Episode Ruangan Mungil Part 1

Standar

Selasa, 21 Juli 2009

Pagiku cerahku

Matahari bersinar

Kujinjing tas koala ku … dipundak …

Selamat pagiiiii

Yuuuhuuuu … hari ini mulai aktif kerja nie dan juga mulai resmi menempati ruangan baru … cie … cie … iya nih, kan sekarang aku ga cuma ngajar tok tapi juga punya amanah baru sebagai Koordinator Pusat Sumber Belajar. Naaahhh .. karena sekarang aku ga pegang kelas, dalam artian ga lagi jadi wali kelas maupun guru kelas, tapi just guru bidang studi TIK untuk kelas 4, 5 dan 6 plus amanah baru itu tadi, jadinya aku ga punya ruangan deh. Maka merengeklah aku sama wakasek sarana prasarana … minta dibikinin tempat tongkrongan plus fasilitas kompi n internet.

Kenapa aku musti merengek-rengek? Coz … di skul tempat aku ngajar itu, ga punya ruang kantor tempat guru-guru ngumpul. Guru-guru punya space sendiri di pojok kelasnya dengan fasilitas satu kompi satu kelas. Ga mungkin kan aku nebeng-nebeng minta belas kasihan ma guru-guru supaya di ijinin pake kompi di kelasnya, secara aku ini maniac kompi n internet … kalo make kompi pastinya ga cukup sejam duajam … wualaaahh … bisa diomelin plus diusir dah aku … Huhuhuhu …

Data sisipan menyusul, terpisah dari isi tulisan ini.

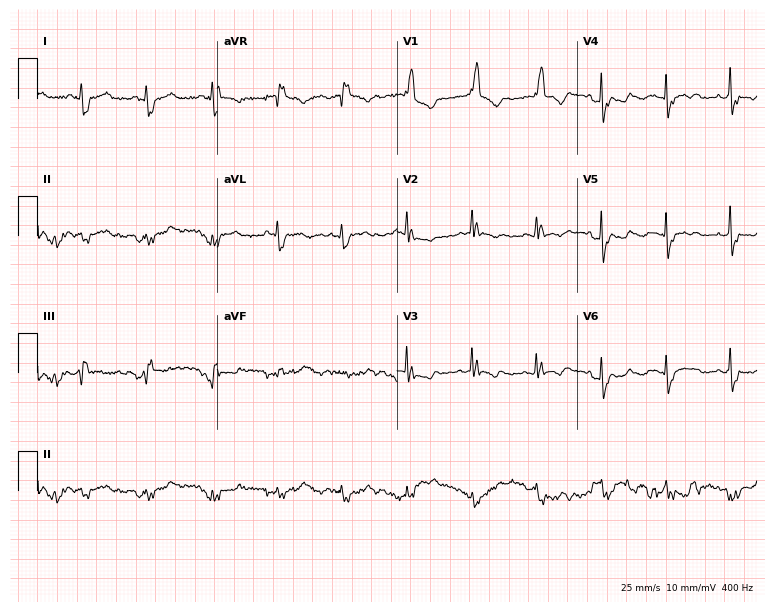
12-lead ECG from an 80-year-old female patient (7.3-second recording at 400 Hz). Shows right bundle branch block.

Alhamdulillah, setelah libur kemaren, rupanya wakasek sarana prasarana yang berperasaan … kasian dan akhirnya mengabulkan rengekanku, maka terciptalah sebuah ruangan untukku dan tiga rekan guru fungsional laennya (maksudnya yang ga kebagian jadi wali kelas n guru kelas dan di amanahi fungsi laen gitcu …). Ruangannya mungil banget deh, kata rekan-rekan ruangan itu cocok untuk aku, “Ruangan mungil untuk si mungil.” … hehehehe …Ruangan 2,5×2,5 m persegi itu akan dihuni oleh 3 guru fungsional, aku, Bu Mety dan Bu Sari.

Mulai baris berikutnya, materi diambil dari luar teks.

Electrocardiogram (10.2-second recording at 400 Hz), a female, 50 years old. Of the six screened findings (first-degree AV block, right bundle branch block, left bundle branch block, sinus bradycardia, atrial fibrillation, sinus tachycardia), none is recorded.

Tapi hari ini aku cuma mojok berduaan aja ma Bu Mety, Bu Sari katanya sih lagi sakit makanya ga masuk kerja. Karena kami berdua ga ngurusin kelas, maka kamipun menyibukkan diri sendiri, Bu Mety asyik eMPe-an sedangkan aku asyik MimPi-an … maksudnya berimajinasi lah (kata laen dari ngayal) … Hmmm … enaknya gimana yah??? Itu dibuat begini …. Ini dibuat begitu … Hmmmm

Ngomong-ngomong tentang ruangan, rupa-rupanya ruangan ini mengundang rasa penasaran makhluk-makhluk penghuni skull. Sampai sepagi ini, sudah ada beberapa orang yang datang berkunjung ke ruangan kami dengan tujuan sebagai berikut : (Catat dan hafalkan … akan keluar dalam UN taon depan … hihihihi)

3 orang mau beli permen (disangka koperasi sekolah pindah kemari)

1 orang mau beli nasi uduk (dia pikir saya nyambi jualan sarapan)

1 orang kebelet pipis (emangnya toileeet … huhuhu sangking mungilnya nie ruangan)

2 orang numpang ngadem (makhlum ruangan mungil nya full AC – Angin Cepoi-cepoi)

Banyak orang just celingak-celinguk mo tau kegiatan makhluk-makhluk aneh penghuni ruangan … sambil bertanya, “Ruangan apa yaaa iniii??“ … Hayyaaaa … keliatannya seperti apa toh nduukkk … mirip gudang kah or sarang teroris ??? …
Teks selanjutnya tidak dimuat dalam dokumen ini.